Department of Clinical Psychology and Psychophysiology, Faculty of Medicine, Medical Centre - University of Freiburg, University of Freiburg, Freiburg, Germany.
Movisens GmbH, Karlsruhe, Germany.
J Sleep Res. 2019 Apr;28(2):e12694. doi: 10.1111/jsr.12694. Epub 2018 May 2.
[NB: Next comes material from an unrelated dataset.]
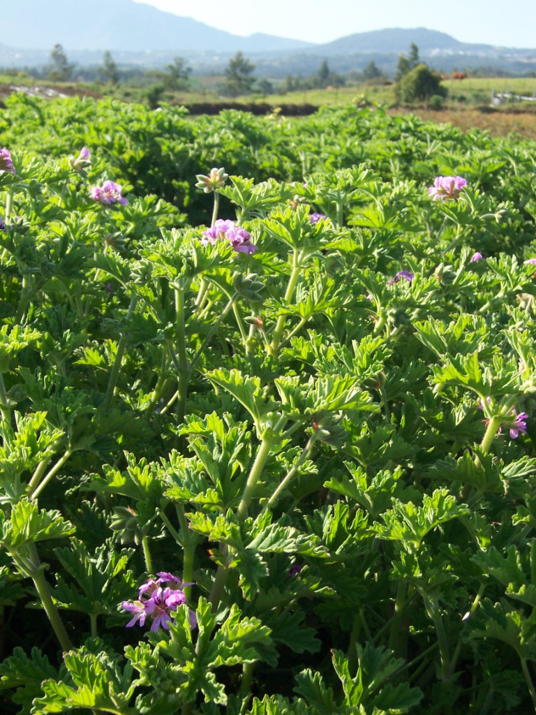 Géranium rosat (Pelargonium graveolens) Photo: B.navez - 11 SEP 2005 - Reunion island
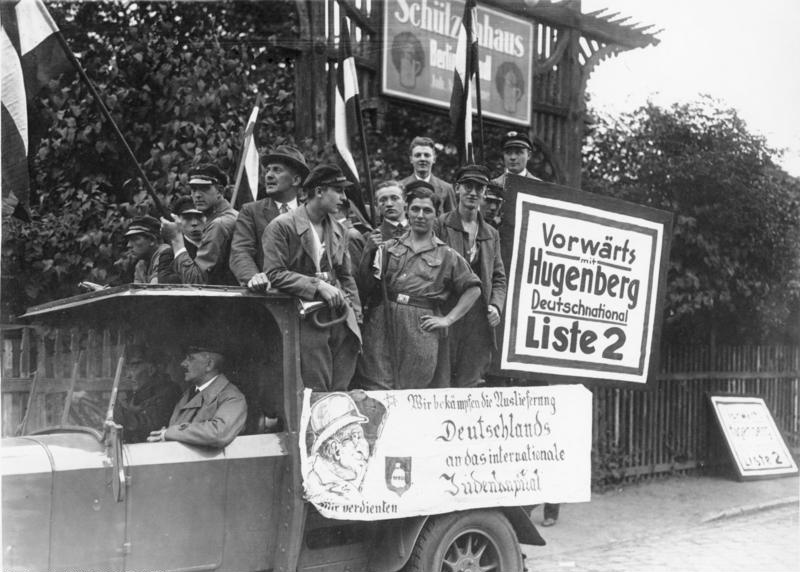 Reichstagswahl, Propaganda der DNVP Scherl: Wahlpropaganda-Umzug der Deutschnationalen in Neukölln, 32321-30 [Reichstagswahl 1930, Propagandaumzug der Deutschnationalen Volkspartei in Berlin-Neukölln mit antisemitischem Plakat]

As the prevalence of sleep disorders is increasing, new methods for ambulatory sleep measurement are required. This paper presents electrodermal activity in different sleep stages and a sleep detection algorithm based on electrodermal activity. We analysed electrodermal activity and polysomnographic data of 43 healthy subjects and 48 patients with sleep disorders. Electrodermal activity was measured using an ambulatory device worn at the wrist. Two parameters to describe electrodermal activity were defined based on previous literature: EDASEF (electrodermal activity-smoothed feature) as parameter for skin conductance level; and EDAcounts (number of electrodermal activity-peaks) as skin conductance responses. Analysis of variance indicated significant EDASEF differences between the sleep stages wake versus N1, wake versus N2, wake versus slow-wave sleep, and wake versus rapid eye movement. The analysis of EDAcounts also showed significant differences, especially in the stages slow-wave sleep versus rapid eye movement. Between healthy subjects and patients, a significant disparity of EDAcounts was revealed in stage N1. Furthermore, the variances of EDASEF and EDAcounts in N1, N2 slow-wave sleep and rapid eye movement were higher in the patient group (p [F test] < .05). Next, an electrodermal activity-based sleep/wake discriminating algorithm was constructed. The optimized algorithm achieved an average sensitivity and specificity for sleep detection of 97% and 75%. The epoch agreement rate (average accuracy) was 86%. These outcomes are comparative to sleep detection algorithms based on actigraphy or heart rate variability. The results of this study indicate that electrodermal activity is not only a robust parameter for describing sleep, but also a potential suitable method for ambulatory sleep monitoring.
随着睡眠障碍的患病率不断增加,需要新的方法来进行非卧床睡眠测量。本文介绍了不同睡眠阶段的皮肤电活动以及基于皮肤电活动的睡眠检测算法。我们分析了 43 名健康受试者和 48 名睡眠障碍患者的皮肤电活动和多导睡眠图数据。皮肤电活动使用佩戴在手腕上的非卧床设备进行测量。根据先前的文献,定义了两个描述皮肤电活动的参数:EDASEF(皮肤电活动平滑特征)作为皮肤电导率水平的参数;和 EDAcounts(皮肤电活动峰值数)作为皮肤电反应。方差分析表明,在清醒与 N1、清醒与 N2、清醒与慢波睡眠、清醒与快速眼动之间,EDASEF 存在显著差异。对 EDAcounts 的分析也显示出显著差异,尤其是在慢波睡眠与快速眼动之间。在健康受试者和患者之间,在 N1 阶段,EDAcounts 存在显著差异。此外,在 N1、N2 慢波睡眠和快速眼动中,EDASEF 和 EDAcounts 的方差在患者组中更高(p [F 检验]<.05)。接下来,构建了基于皮肤电活动的睡眠/觉醒判别算法。优化后的算法在睡眠检测中的平均灵敏度和特异性分别为 97%和 75%。睡眠阶段的epoch 一致性率(平均准确率)为 86%。这些结果与基于活动记录仪或心率变异性的睡眠检测算法相当。本研究的结果表明,皮肤电活动不仅是描述睡眠的一种稳健参数,也是一种潜在的适合非卧床睡眠监测的方法。